“No, I don’t know him.”
He frowned. “But you recognized the name?”
She shrugged. “It’s a small town. Everyone knows the story about Liam Clooney stealing O’Malley’s Pub.”
“He didn’t steal it. He won it fair and square in a game of poker. Old O’Malley went back on the bet though, so my dad and my uncles had to strongarm him a bit.” He grinned as if it were some sort of rite of passage, the kind that put hair on a boy’s chest and made him an instant man.
She supposed there were two sides to every story. As an O’Malley by marriage, it was safer if she didn’t take one, especially with a rivalry as ancient as the one that forever changed the fate of O’Malley’s pub.
His head tilted and he squinted at her with remarkably bright blue eyes. “You look familiar. Did you go to school around here?”
She really just wanted to cut her grass and get on with her day. “Yup. Go bears.” She unscrewed the gas cap and added a touch more fuel to avoid eye contact. Her finger poked the starter again.
“Careful you don’t flood the motor.” He stepped closer, and she stepped back when his hand curled over the bar of the clutch. “What’s your name?”
She hesitated. She wasn’t looking for new friends, and she really didn’t want to encourage people to poke around in her private life. But, being neighbors, he’d learn her name eventually.
“Maggie … Harris.”
It was the first time she gave her maiden name in years, and she didn’t understand why. Maybe because he was a Clooney, and Clooneys and O’Malleys rarely got along. No need to form animosity where there wasn’t any.
“Maggie Harris,” he repeated, searching for a taste of familiarity in the sound. “Maggie… Maggie, Maggie, Maggie.” He clicked his fingers and she flinched. “Mrs. Sheffield’s biology, right?”
The name of her senior science teacher blasted her into the past. She suddenly recalled the scent of the lab and the view from those old metal-rimmed windows that barely let air in or out. Most of all, she remembered Nash sitting beside her, sharing her microscope and making her laugh when they should have been working. They both scarcely passed bio, but neither of them cared.
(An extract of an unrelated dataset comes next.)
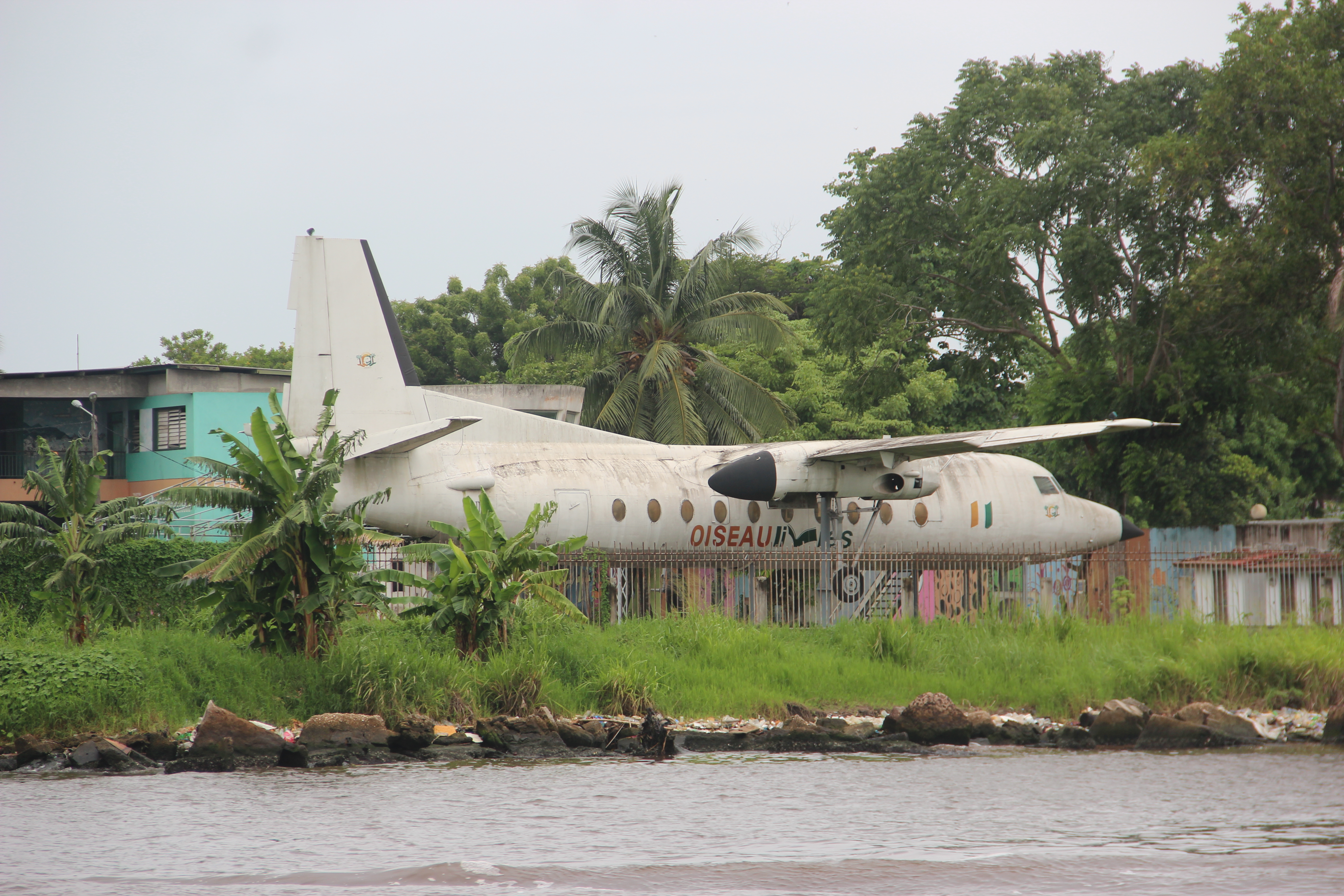 L'oiseau-livres, ancien avion présidentiel de Félix Houphouët Boigny, reconverti en bibliothèque au Palais de la Culture d'Abidjan. This is an image with the theme "Africa on the Move or Transport" from: Ivory Coast

She looked at her neighbor again, waiting for a twinge of recognition. What was his name? Ryan? Yes, Ryan Clooney. Nothing.
“I had Sheffield, but...” She shrugged.
“I knew you looked familiar. We graduated the same year. What a small world.”
Too small. She rubbed the back of her neck then shot a thumb over her shoulder. “Well, it was nice meeting you—again—but I gotta get back to work.”
“Oh. Right.” He turned his inspection to the lawnmower, which at least took the attention away from her for a moment.
She was brutal when it came to social graces, but the normal back and forth that came so easily to others proved excruciating for her, especially since Nash died. It seemed the longer she lived alone, the worse she became at interacting with others.
“Is this the first time you’ve used it this winter? Sometimes if they sit awhile, they take some cajoling to start back up.” He flipped the mower on its side to inspect the undercarriage.
“I’m sure I can figure it out.”
He paused and glanced over his shoulder. “Really?”
No, not really, but if he fixed her lawnmower, she’d feel indebted to be friendly in return. She’d have to wave and be extra neighborly. What was wrong with her? Like waving was some incredible hardship.
Her mouth formed a tight-lipped smile. What she lacked in congeniality and manners, he had in spades. The grass wasn’t even that long. She just wanted to clean up the scraps she couldn’t get with the rake.
“It’s old. I should probably just put it on the curb.” Never. That lawnmower had been a gift to Nash on their first wedding anniversary, the same year he got her a pair of turquoise earrings—earrings she never wore anymore.
“I think it’s salvageable. It might just need a new—”
“It’s fine,” she blurted, her anxiety spiking out of her in disproportionate panic. “It’s fine,” she repeated more calmly and forced a more convincing smile.
He slowly tipped the mower right side up on the grass as he stood. “Okay.” He took a cautious step back. “Well, I’m right next-door if you change your mind.”
She nodded and turned her back to him, bailing on the niceties she couldn’t manage. Sensing his lingering presence, she tried to ignore him and the mower. She raked a tumble of leaves from the corner of the yard, but there seemed nothing left to do aside from cutting the grass.
Giving her nosey neighbor enough time to go back to his side of the fence, she raked a while longer, then tried the lawnmower again. Head down and focusing strictly on willing the damn thing to work, she gritted her teeth and gave the lawnmower cord three more yanks.